Differential inclusion analysis

On this secction we descrive the a downstream module that was developed to perform alternative splicing analysis between sample groups. To quantify and assess differential inclusion of novel and annotated microexons, on this moudle we have integrated Whippet, which enables a fast and accurate assesment of alterntive splicing events across user-defined sample groups.

Install

To run this downstream module for the first time you need to create a environment that has snakemake and the version of julia that is compatible with Whipet v0.11. To creat this enviroment execute the following command inside MicroExonator/ folder:

conda env create -f Whippet/julia_0.6.1.yaml

Then, activate the newly created enviroment:

source activate julia_0.6.1

Enter julia’s interactive mode:

julia

Install Whippet by excecuting the following command on the interactive session:

Pkg.add("Whippet")

Note

To exit julia interactive session press control + d.

Configure

Here there is an list of the additonal keys that need to be incorporated as a part of config.yaml:

whippet_bin_folder : /path/to/miniconda/envs/julia_0.6.1/share/julia/site/v0.6/Whippet/bin
Gene_anontation_GTF : /path/to/gene.annotation.gtf
whippet_delta : /path/to/whippet_delta.yaml
  • whippet_bin_folder correspodn t the path of whippet binary folder (Whippet/bin) that is located inside julia_0.6.1 virtual enviroment folder. The specific routh to Whippet/bin may variate, so it is important that you manually identify the correct path.
  • Gene_anontation_GTF corresponds the path of a gene annotation file as Gene Transfer Format (GTF). Working with the same annotation data base than the one used on the previous steps is recommended.
  • whippet_delta indicate the path of a YAML file you need to create to provide information about the desired comparisons between groups of samples.

whippet_delta YAML file

This file can contain the information to schedule any number of comparison between sample groups of any size. Every comparison should have the following structure inside the YAML file:

comparison_ID:
  A : sample1,sample2,sample3
  B : sample4,sample5,sample6

Where sample1 ... sample6 correspond to base names given to each RNA-seq samples at the corresponding input files (See Setup) and comparison_ID to any given name for the sheduled comparison. As an example see the YAML file we used in our publication.

Warning

Inside this YAML file sample groups must be named A and B.

Optional parameters

If you just want to skip Discovery and Quantification modules and just asses alternative splicing events annotated at the provided GTF file, then include the following like at the configuratio file:

downstream_only : T

Run

In order to run this module you need to run the standar MicroExonator command, but providing differential_inclusion as a target. If you have not run previous discovery and quantification modules, MicroExonator will include them into the job plan (unless downstream_only is set as T)
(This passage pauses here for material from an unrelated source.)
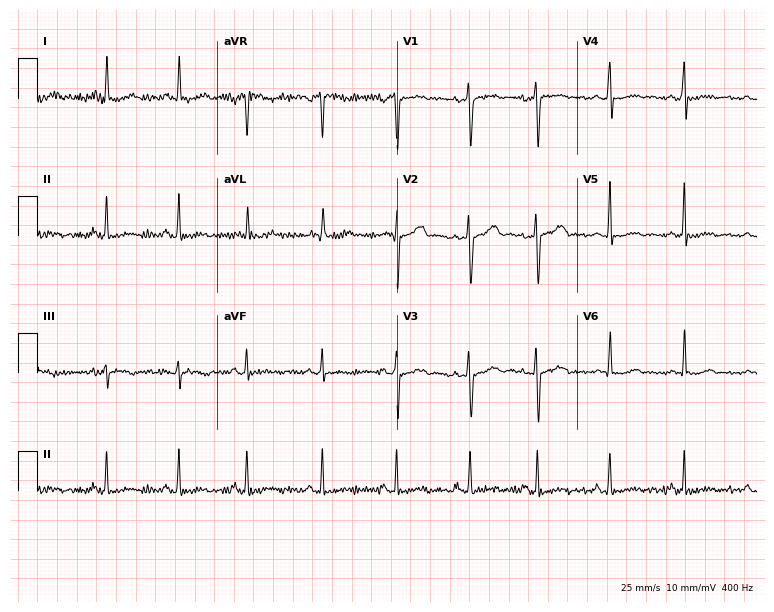
Standard 12-lead ECG recorded from a 43-year-old woman. None of these six findings is recorded: first-degree AV block, right bundle branch block, left bundle branch block, sinus bradycardia, atrial fibrillation, sinus tachycardia.

snakemake -s MicroExonator.smk  --cluster-config cluster.json --cluster {cluster system params} --use-conda -k  -j {number of parallel jobs} differential_inclusion

Output

Quantification files generated per each sample can be found at Whipet/Quant. Differentially included microexon analyses that can be obtained with Whippet, are reported at Whippet/Delta folder. MicroExonator performs these analyses using both PSI values calculated internally by the pipeline and PSI values directly calculated with Whippet. These results are reported under the same format than the diff.gz descrived at the Whippet’s GitHub page. However, to provide easier interpretation, we filter the Whippet splicing nodes that correspond to microexon inclusion events, these are reported as .microexons files, where .diff.ME.microexons files correspond to the output when MicroExonator PSI values are taken as input and .diff.microexons when Whippet PSI values are taken as input.